### BRIEF
Could you restate all of the records below exactly, with the pictures left out?

START GIVEN DATA

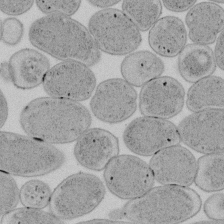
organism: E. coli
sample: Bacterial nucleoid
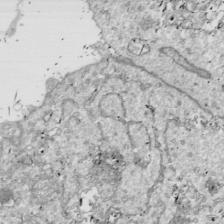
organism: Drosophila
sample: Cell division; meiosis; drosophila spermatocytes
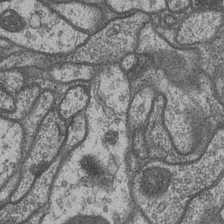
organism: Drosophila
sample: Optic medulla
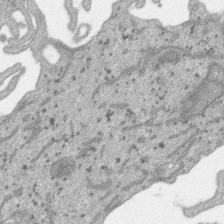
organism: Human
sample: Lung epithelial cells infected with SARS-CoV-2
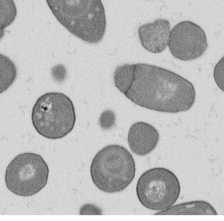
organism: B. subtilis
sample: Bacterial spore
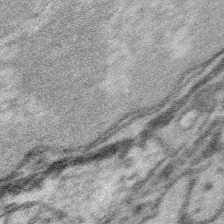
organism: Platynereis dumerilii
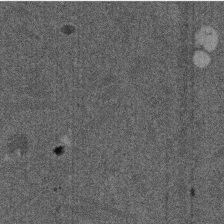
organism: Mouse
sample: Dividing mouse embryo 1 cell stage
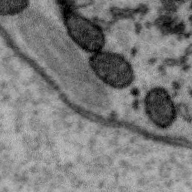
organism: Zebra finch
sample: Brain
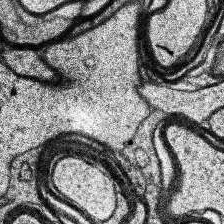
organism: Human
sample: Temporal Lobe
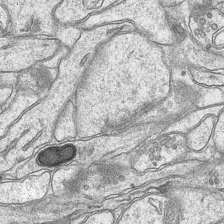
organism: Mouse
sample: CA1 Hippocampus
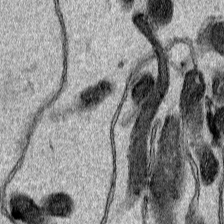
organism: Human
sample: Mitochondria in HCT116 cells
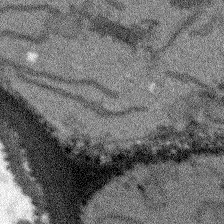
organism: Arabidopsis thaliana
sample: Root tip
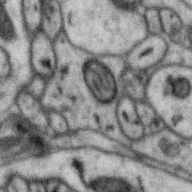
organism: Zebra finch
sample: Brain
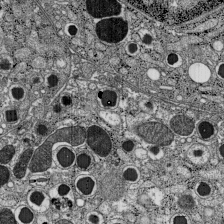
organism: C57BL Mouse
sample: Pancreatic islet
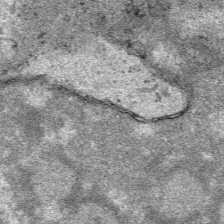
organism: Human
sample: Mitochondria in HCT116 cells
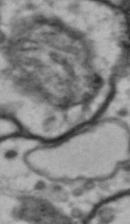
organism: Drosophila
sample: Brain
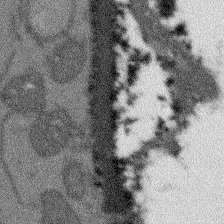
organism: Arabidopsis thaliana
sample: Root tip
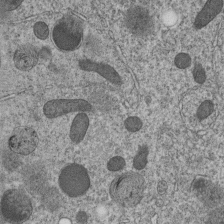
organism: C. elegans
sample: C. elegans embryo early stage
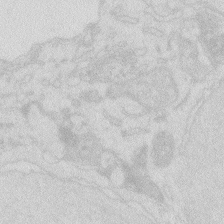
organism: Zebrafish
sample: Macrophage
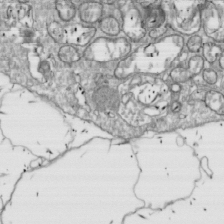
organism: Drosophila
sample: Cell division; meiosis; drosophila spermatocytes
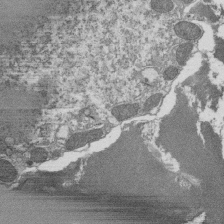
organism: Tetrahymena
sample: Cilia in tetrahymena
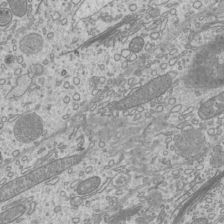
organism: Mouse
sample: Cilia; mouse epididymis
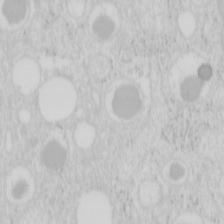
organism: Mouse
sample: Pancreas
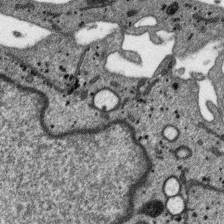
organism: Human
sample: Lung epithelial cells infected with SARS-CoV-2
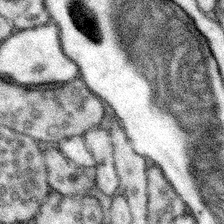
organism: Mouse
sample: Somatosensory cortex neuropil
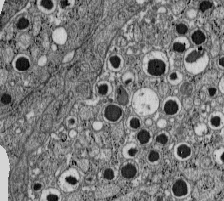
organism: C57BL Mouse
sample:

END GIVEN DATA

### SOLUTION FOR THIS TASK
organism: E. coli
sample: Bacterial nucleoid
organism: Drosophila
sample: Cell division; meiosis; drosophila spermatocytes
organism: Drosophila
sample: Optic medulla
organism: Human
sample: Lung epithelial cells infected with SARS-CoV-2
organism: B. subtilis
sample: Bacterial spore
organism: Platynereis dumerilii
organism: Mouse
sample: Dividing mouse embryo 1 cell stage
organism: Zebra finch
sample: Brain
organism: Human
sample: Temporal Lobe
organism: Mouse
sample: CA1 Hippocampus
organism: Human
sample: Mitochondria in HCT116 cells
organism: Arabidopsis thaliana
sample: Root tip
organism: Zebra finch
sample: Brain
organism: C57BL Mouse
sample: Pancreatic islet
organism: Human
sample: Mitochondria in HCT116 cells
organism: Drosophila
sample: Brain
organism: Arabidopsis thaliana
sample: Root tip
organism: C. elegans
sample: C. elegans embryo early stage
organism: Zebrafish
sample: Macrophage
organism: Drosophila
sample: Cell division; meiosis; drosophila spermatocytes
organism: Tetrahymena
sample: Cilia in tetrahymena
organism: Mouse
sample: Cilia; mouse epididymis
organism: Mouse
sample: Pancreas
organism: Human
sample: Lung epithelial cells infected with SARS-CoV-2
organism: Mouse
sample: Somatosensory cortex neuropil
organism: C57BL Mouse
sample:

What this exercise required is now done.